Laparoscopic left colon resection for diverticular disease.

作者信息

Trebuchet G, Lechaux D, Lecalve J L

机构信息

Centre de Chirurgie Digestive, Hopital Pontchaillou, Rue Henri Le Guilloux, 35033 Rennes, France.

出版信息

Surg Endosc. 2002 Jan;16(1):18-21. doi: 10.1007/s004640090122. Epub 2001 Oct 13.

Abstract

BACKGROUND

The aim of this study was to review our experience with laparoscopic sigmoid colectomy for diverticular disease.

METHODS

All patients presenting with acute or chronic diverticulitis, obstruction, abscess, or fistula were included. Symptomatic diverticular disease was the main surgical indication (95%).

RESULTS

Between March 1992 and August 1999 170 consecutive patients underwent surgery. Of these, 21 patients (12%) had significant obesity, with body mass index (BMI) greater than 30. The average length of surgery was 141 +/- 36 min. In 163 patients (96%), the procedure was performed solely with the laparoscope. The nasogastric tube was removed on postoperative day 2 +/- 1.9, and oral feeding was started on postoperative day 3.4 +/- 2.1. The average length of hospital stay after surgery was 8.5 +/- 3.7 days. During the first postoperative month, there were no deaths. However, 11 patients (6.5%) had surgical complications: 5 anastomotic leaks (2.9%), 1 intraabdominal abscess (0.6%), and 3 wound infections (1.7%). There were four reinterventions (2.4%), with two diverting colostomies. Secondarily, 10 anastomotic stenoses (5.9%) were observed. Eight patients required a reintervention: seven anastomotic resections by open laparotomy and one terminal colostomy. Seven patients (4.1%) reported retrograde ejaculation, and one reported impotence.

CONCLUSIONS

The feasibility of the laparoscopic approach to diverticular disease is established with a conversion rate of 4%, a low incidence of acute septic complications (5.3%), and a mortality rate of 0%. Therefore, laparoscopic sigmoid colectomy has become our procedure of choice in the treatment of diverticular disease.

摘要

背景

本研究的目的是回顾我们在腹腔镜乙状结肠切除术治疗憩室病方面的经验。

方法

纳入所有表现为急性或慢性憩室炎、梗阻、脓肿或瘘管的患者。有症状的憩室病是主要的手术指征(95%)。

结果

1992年3月至1999年8月,连续170例患者接受了手术。其中,21例患者(12%)有明显肥胖,体重指数(BMI)大于30。平均手术时间为141±36分钟。163例患者(96%)仅通过腹腔镜进行手术。术后第2±1.9天拔除鼻胃管,术后第3.4±2.1天开始经口进食。术后平均住院时间为8.5±3.7天。
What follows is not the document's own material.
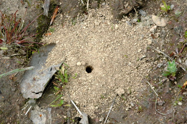 Andrena clarkella from Commanster, Belgian High Ardennes .

术后第一个月内无死亡病例。然而,11例患者(6.5%)出现手术并发症:5例吻合口漏(2.9%),1例腹腔内脓肿(0.6%),3例伤口感染(1.7%)。有4例再次干预(2.4%),其中2例行转流性结肠造口术。其次,观察到10例吻合口狭窄(5.9%)。8例患者需要再次干预:7例通过开腹手术进行吻合口切除,1例行末端结肠造口术。7例患者(4.1%)报告逆行射精,1例报告阳痿。

结论

腹腔镜治疗憩室病的可行性已得到证实,中转率为4%,急性感染性并发症发生率低(5.3%),死亡率为0%。因此,腹腔镜乙状结肠切除术已成为我们治疗憩室病的首选术式。